From the Beginning to Today
So, I wanted to be a writer since I was a kid and almost all of that came from wanting to make up and share stories with other people. This almost certainly comes from my dad - who did tell stories to me, which I later realized was basically freeform roleplaying, and had similar storytelling aspirations of his own. And when I first began writing, it was in a play-by-post forum specifically for Dungeons and Dragons. And I was not horrible at it.
The thing that I failed to realized until much later in my life is that I was not horrible at writing words that went along with a bunch of other people that were writing words that combined to tell a story. If you've never experienced play-by-post before, it is effectively a communal writing exercise, where everyone contributes their bit to tell a greater whole. If you've experienced tabletop roleplaying, it is still a very different experience. People have hours, if not days, to think of the perfect response, and spend so much more time describing how their character thinks, instead of pure action and reaction. Things are slower, but characters are more consistent. And, in a lot of ways, more constructed, less surprising, and - in my experience - less interesting.
I was under the assumption that I was a good writer. Or, at least, a good storyteller. The folly of youth, I suppose.
No, I was decent at coming up with a story. And okay at coming up with characters. But I was not good at meshing everything together. Put whatever I wrote onto an audience that may be receptive but isn't necessarily interested, and I could not grab that interest. There was no pizzaz.
I learned this when I was trying to tell something to my dad - the same dad who instilled this interest in the first place - over lunch. I picked up that he wasn't actually following along - no active listening cues or anything - and I just stopped. And never started again. And he didn't notice. I realized that, for all I cared about whatever I was doing, I was actually ignorable background noise. The things I cared about weren't actually important.
Now that may sound like I'm blaming my dad, or throwing shade on the idea that "a parent should care about their child's interest, because it's their child's interest" or whatever. And I'm not going to pretend that it didn't sting. But it was a valuable note to my life - that I need to make something worthwhile before anyone's going to care about it. That just having an idea or a story or a character is worthless if you can't execute on it.

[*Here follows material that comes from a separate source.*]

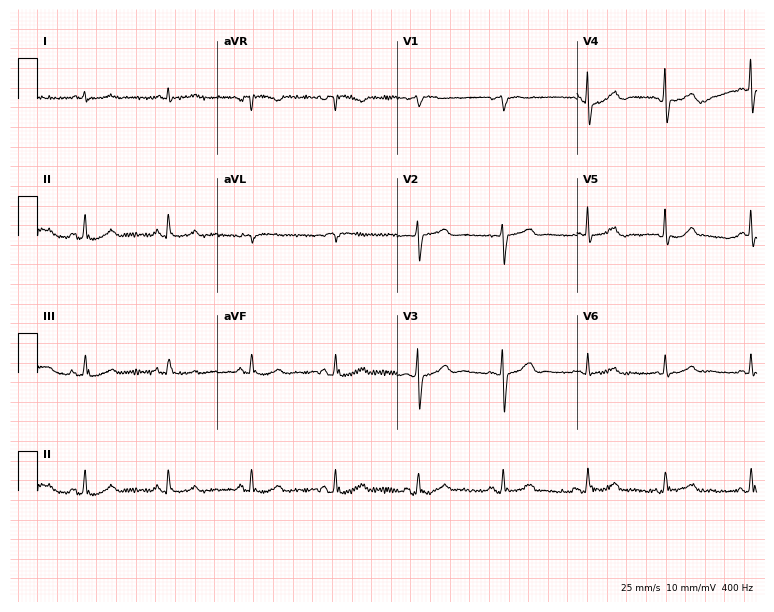
12-lead ECG from a male patient, 79 years old (7.3-second recording at 400 Hz). Recorded interpretation: within normal limits.

Unfortunately, I'm a sensitive little bitch, so instead of putting things out into the world and "learning my craft" and evolving as I practiced, I kept everything private. I figured that I'd know when I was good enough and could finally make a breakthrough when that happened. But since I am constantly alternating between thinking everything I do is fantastic and everything I do is shit, I know that I am a horrible judge of my own quality.

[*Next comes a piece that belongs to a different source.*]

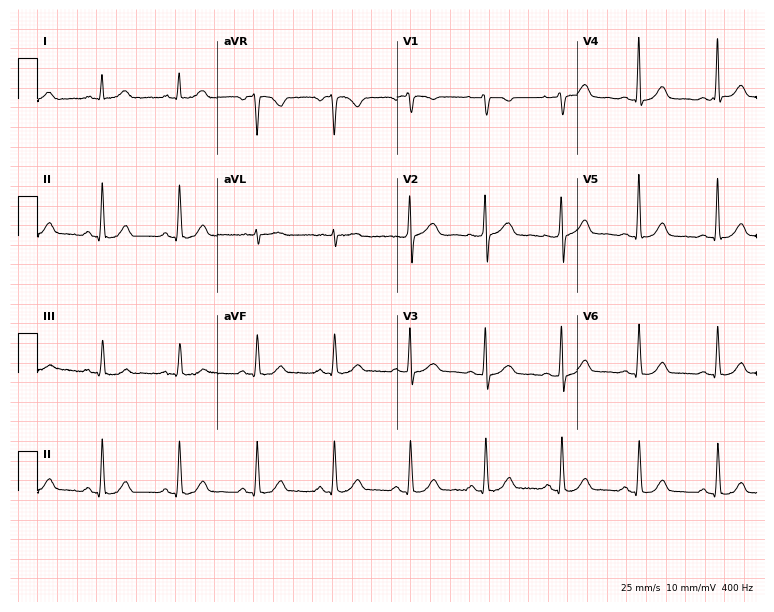
Electrocardiogram, a female patient, 56 years old. Overall reading on record: normal ECG.

This is why I'm writing publicly, even as I know the quality isn't there. I saw somewhere recently the sentiment of "if you do things poorly, no one will remember them; if you do things well, people will remember them." The writing equivalent of "only you remember your cringy moments from high school." So, there's really nothing keeping me from writing slop and posting it other than my own insecurities. No one's going to notice anyway. No one will pay attention.
And even as I grow frustrated at my writing over this NaNoWriMo, not going into as much depth as I want to, nor spending enough time on the edit to make words good, I am... satisfied. Proud, even? I've spent more time dedicated to writing than I have in a long time, which is likely not reflected in the sheer number of words coming out. I've spent more time on this site than I have in the prior decade that it's been up. I don't like the quality of the thing that I'm making right now, but I can see hundreds of distinct ways that I can improve it. And that brings a tear to my eye, I guess. That, finally, I can see the thing in myself that I like to see in other people - someone trying at something they care about.
Even though I suspect none of the people who this is directed toward will see this, a large part of why I've stuck with it is just because I did share the fact that I'm doing this publicly. And even though there weren't many words said, I still felt the support from the group that paid attention, and I feel like I can't let them down. Just a small pat on the back or a headpat or whatever, even if virtual, is keeping me going.
So, yeah, I guess I'm sticking with it. If A Thing's Worth Doing, It's Worth Doing Badly - definitely sticking with that second half so far.